The Compute Modules feature enables you to deploy interactive containers. To understand their compute usage you should know that these deployments can horizontally scale up and down automatically, and may do so even without requests due to predictive autoscaling. You might consume usage anytime you click build and the deployment is running.
When running any compute usage consumed will be attributed to the Compute Module itself. Compute usage is consumed any time you have a "replica" starting or running, and will not be consumed when you have no replicas starting or running. How much usage is consumed depends on the number of replicas and their associated resource usage over time.
To best understand your usage you should know that a Compute Module can have many replicas, and each replica can have many containers.
Compute Module usage is tracked as Foundry compute-seconds (see Usage Types). Compute seconds are measured as long as a replica is starting or active. There are a few factors used to determine compute seconds used:
When paying for Foundry usage, the default usage rates are the following:
vCPU / GPU | Usage Rate |
---|---|
vCPU | 0.2 |
T4 GPU | 1.2 |
V100 GPU | 3 |
A10G GPU | 1.5 |
If you have an enterprise contract with Palantir, contact your Palantir representative before proceeding with compute usage calculations.
vcpu_compute_seconds = max(vCPUs_per_replica, GiB_RAM_per_replica / 7.5) * num_replicas * vcpu_usage_rate * time_active_in_seconds
The following formula measures GPU compute seconds:
gpu_compute_seconds = GPUs_per_replica * num_replicas * gpu_usage_rate * time_active_in_seconds
You can configure the minimum and maximum number of allowed replicas directly on our configure page.
This range allows you to have some control over the automatic horizontal scaling. Essentially, we will be allowed to scale at any time to any number of replicas within the range you configure. You can also set concurrency limits per replica, which will have an impact on scaling. A lower concurrency limit may lead to more aggressive horizontal scaling under the same load.
If you set the minimum number of replicas to a non-zero value you will consume compute usage even if you are not actively using your deployment. If you set minimum to zero, and no request has been sent to your deployment in some time we can scale down to zero and in that case you will not consume usage. However we will immediately scale up from zero anytime a request is sent, immediately when you deploy for the first time, and any time that we predict there might be load.
Compute Modules has predictive scaling where we track historic query load for your deployment and attempts to scale up preemptively to meet predicted demand. If our prediction was inaccurate we will use it to refine our next predictions and we will scale down relatively quickly. This system respects your configured max number of replicas, so you should monitor your deployments scaling overtime and tune your scaling settings accordingly.
The Compute Modules interface enables you to configure resources for each container on a per-replica basis. CPU, memory, and GPU resource requests and limits can all be configured per replica.

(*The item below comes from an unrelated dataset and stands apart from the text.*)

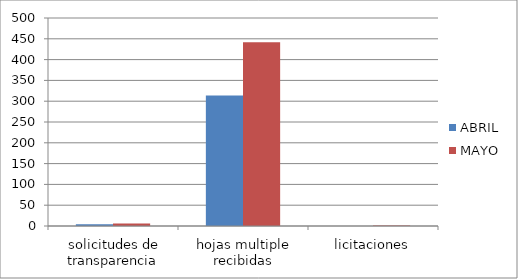
| Category | ABRIL | MAYO |
|---|---|---|
| solicitudes de transparencia | 4 | 6 |
| hojas multiple recibidas | 314 | 442 |
| licitaciones | 0 | 1 |

Setting these resources is optional; in the absence of configuration, the replica will default to 1 vCPU, 4 GB memory, and no GPU. Each replica will request the amount of configured resources, and will respect limits if set. This means if you use the default resources (1 vCPU and 4 GB memory and no limit) and you have four replicas, you may be consuming 4 vCPUs and 16 GB memory (though you could be consuming more or less depending on request load).